Fortunately, this is the only case in which a problem occurs. To get around it, we can add a special case to the pseudo code: if a code is not definied, we know the translation is the string translation of the old code plus the first character of that string. The new pseudo code becomes:
add all possible charcodes to the dictionary read code o output o c = o for (each additional code n) if n is not in the translation table w = look up entry for o w = w + c else w = look up entry for n endif output w c = w[0] add o + c to the translation table o = n done
One final comment: while this is a relatively simple algorithm to implement, performance will suffer immensely if you are not careful when implementing the translation table. It is necessary to think about how to properly save space and runtime when writing this code.
Your tasks for this part include the following:
compress (infile: string) (outfile: string) (fixed: bool)
(maxsize: int): unit. infile
and outfile give the path location of
the input and output files respectively. fixed
specifies whether the codes the compressed
file have a fixed or variable bit length. In the example above, we
used a fixed length of 12; however, a better scheme would be to use variable
code lengths, increasing the number of bits as values are added to the
dictionary. For instance, if there are fewer than 256 entries in the
table, we should only write 8 bit codes to the out file; once we add another
element to the dictionary, however, we should start using 9 bit codes for
all outputs (including those which were previously 8 bits). Finally,
maxsize specifies the maximum number
of entries we can add to the dictionary.
Implement
decompress (infile: string) (outfile: string) (fixed: bool) (maxsize:
int): unit. Arguments here
have the same meanings as specified above.

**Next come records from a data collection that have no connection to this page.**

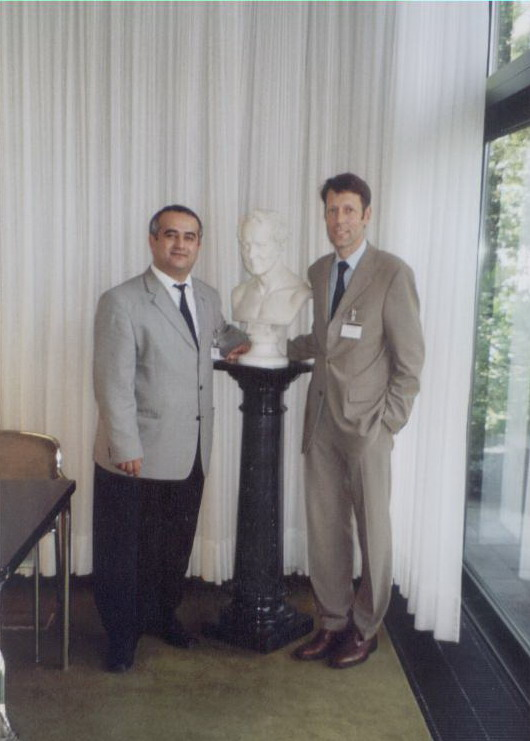 Alexander von Humboldt fondu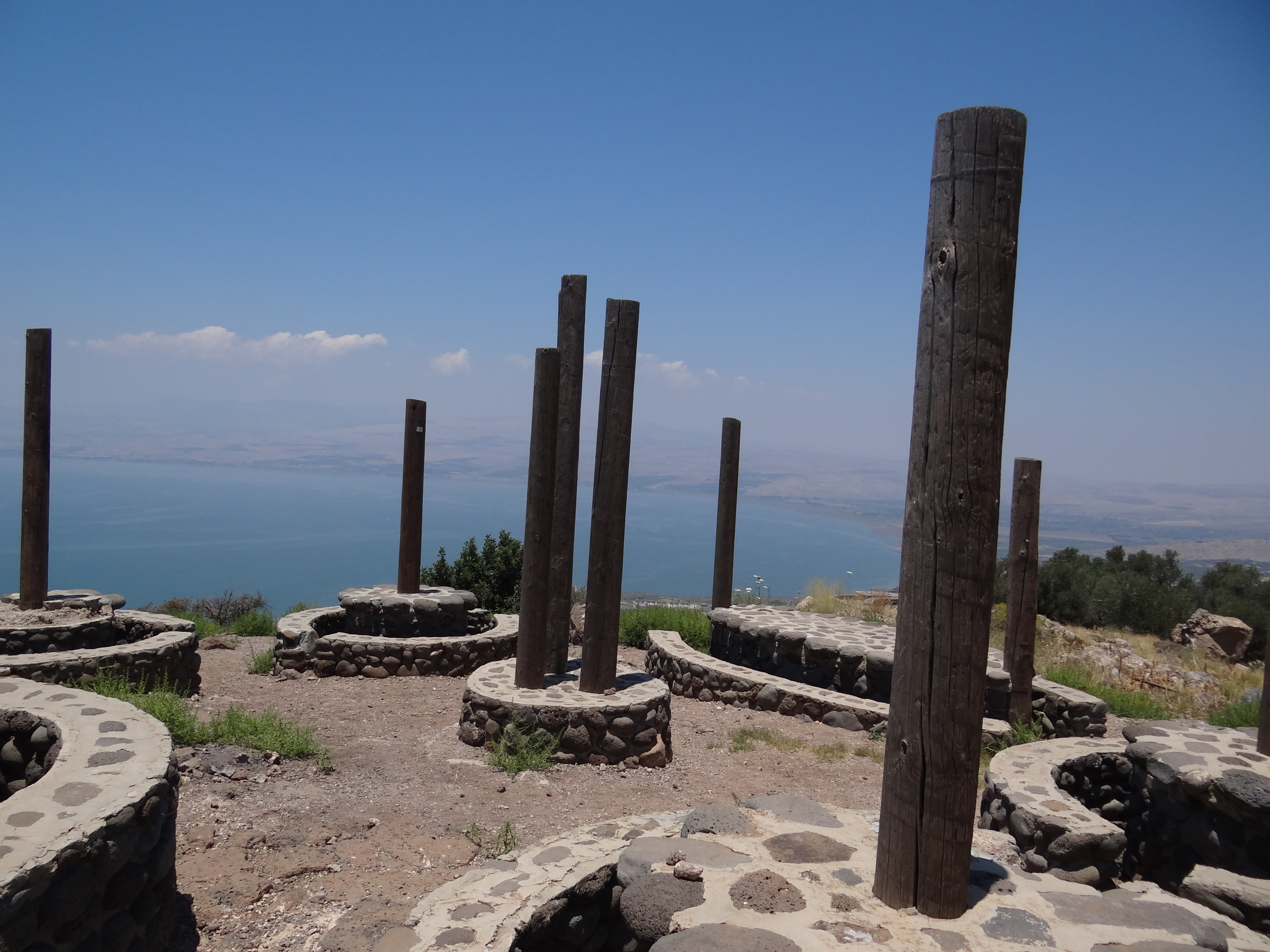 מצפה אופיר ברמת הגולן ליד היישוב גבעת יואב חלקה הצפוני של הכנרת. המצפה הוקם לזכרו של אופיר שנפטר בגיל 16 על ידי אביו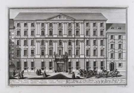 Äusseres Ansehen des großen Haußes in der obern Breuner-Strasse, Tit. Herrn Maximilian Graffen von Cavriani, der K. K. M. Hoff-Camer-Raht, gehörig.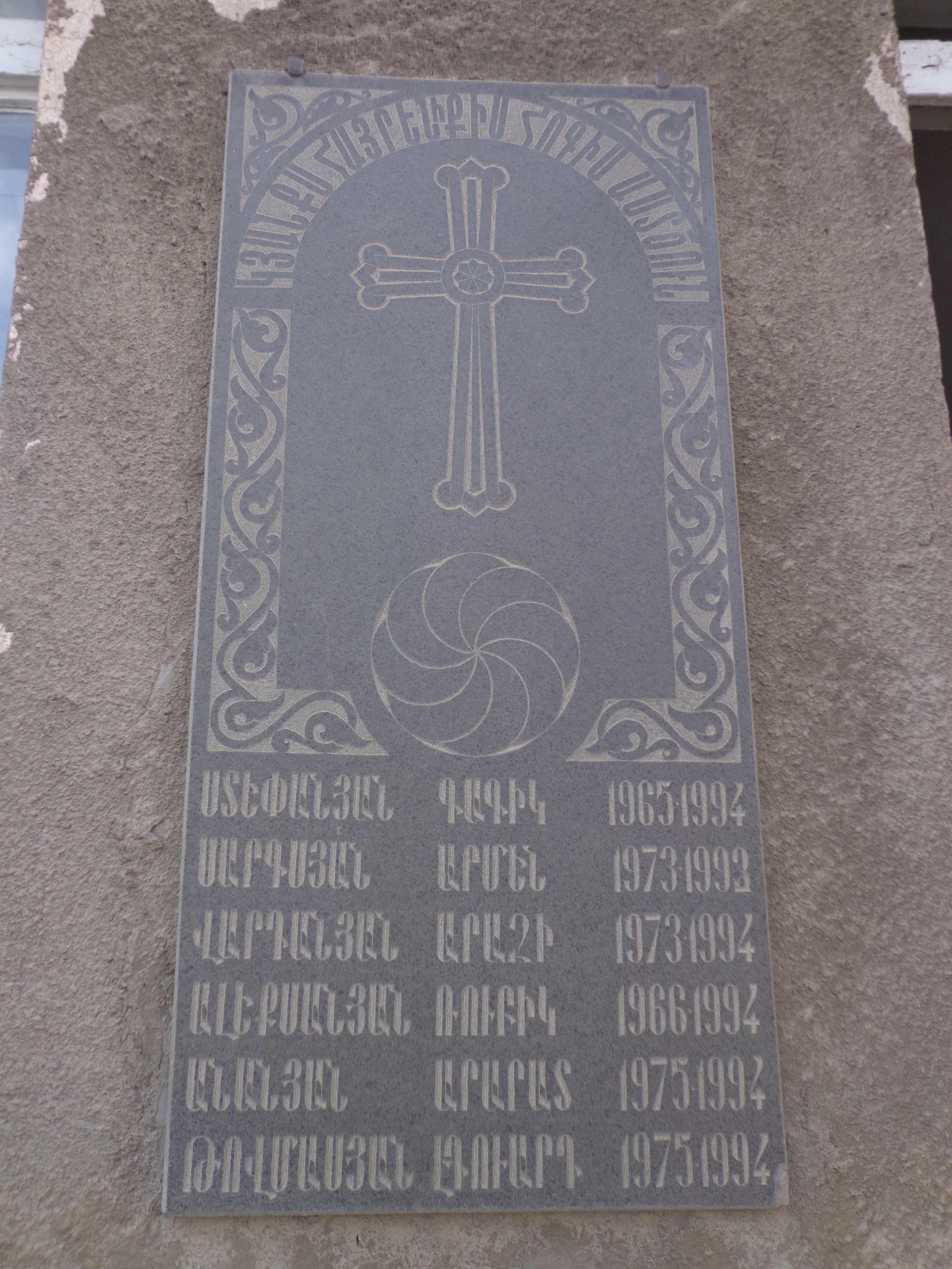 Երևանի Գ.Ստեփանյանի անվան թիվ 135 դպրոցի զոհված շրջանավարտ-ազատամարտիկների հուշաքարը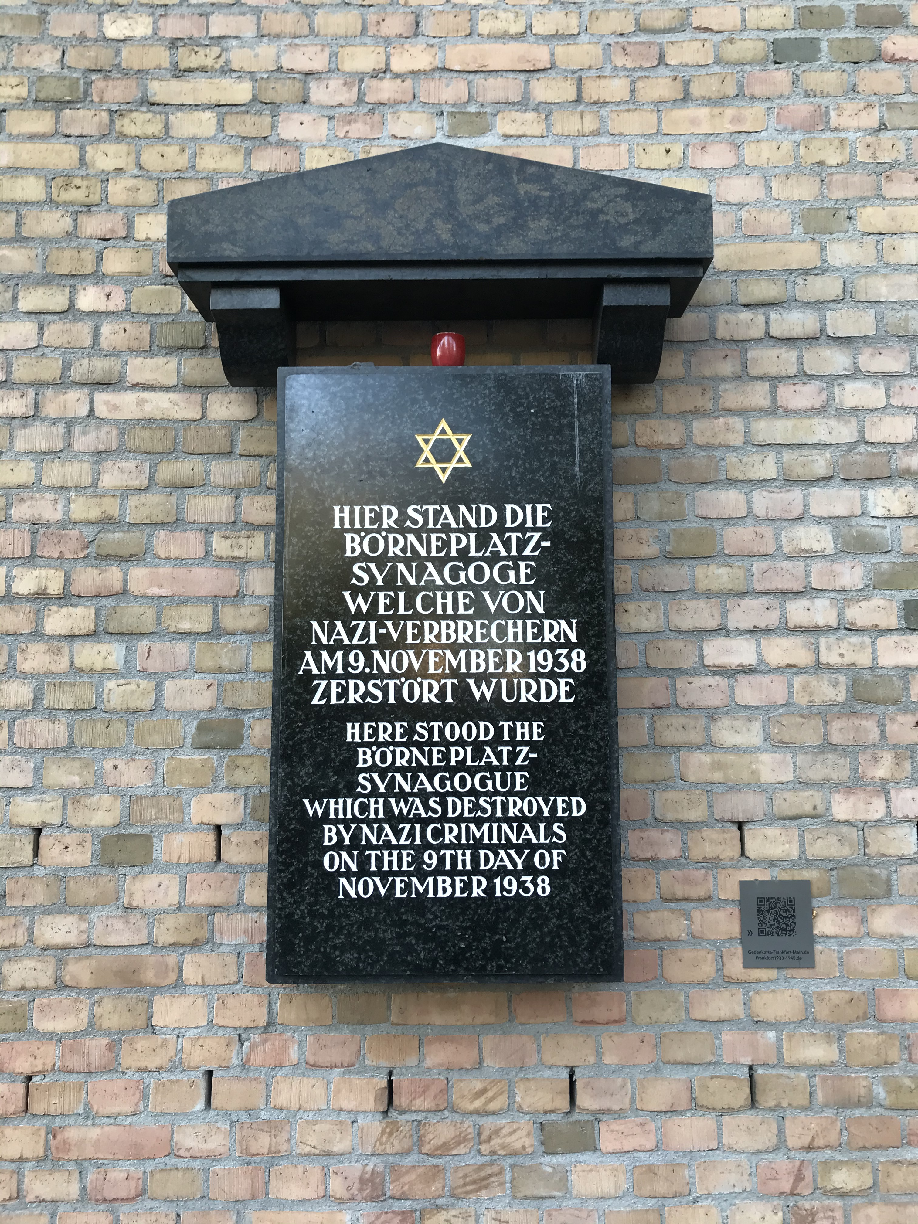 Synagoge am Börne-Platz in Frankfurt am Main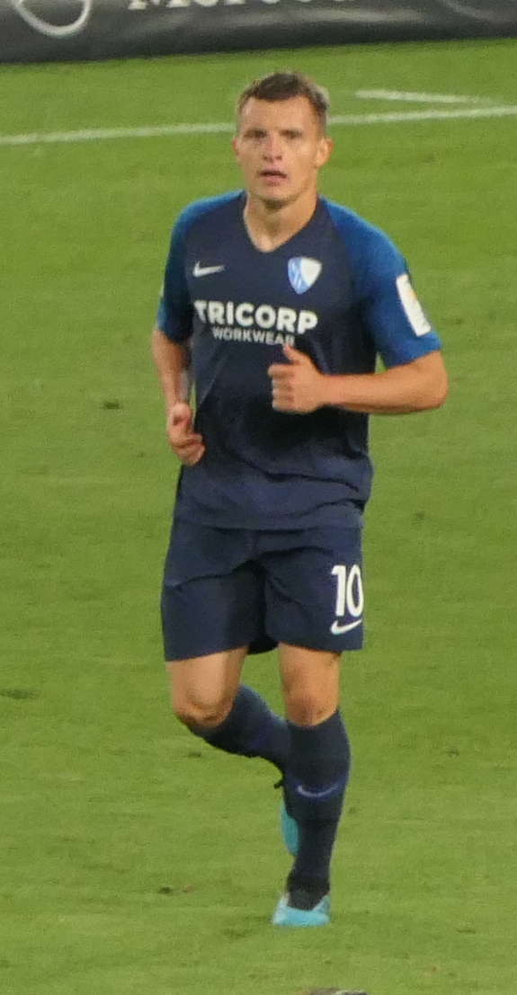 Der Fussballprofi Thomas Eisfeld im Trikot vom VfL Bochum beim Auswärtsspiel gegen den VfB Stuttgart am 02.09.2019.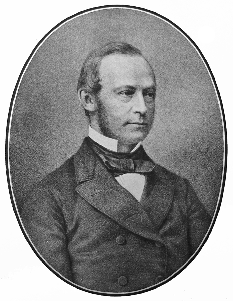 Carl Frederik Tietgen eller C.F. Tiegen, født 19. marts 1829 og død 19. oktober 1901, var dansk industrimand og opnåede titel af gehejmekonferensråd.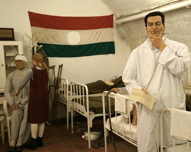 A jelenlegi '56-os kórterem

To do: turn in the solution in the file lzw.ml. You are not expected to modify lzw.mli
In order to complete this task, you will need to be able to manipulate binary files. The basic ocaml installation provides limited support for this, so we recommend you make use the ocaml-extlib library, which includes a module IO containing many useful functions for reading and writing bitstrings of variable length. Extract the contents of the ExtLib archive to your "Objective Caml/lib" directory, and then run ocaml install.ml from the command line. When this is done, you can load the library into the ocaml toplevel using #load "extlib.cma". Functions for opening and closing files can be found in the pervasives module of the core ocaml library.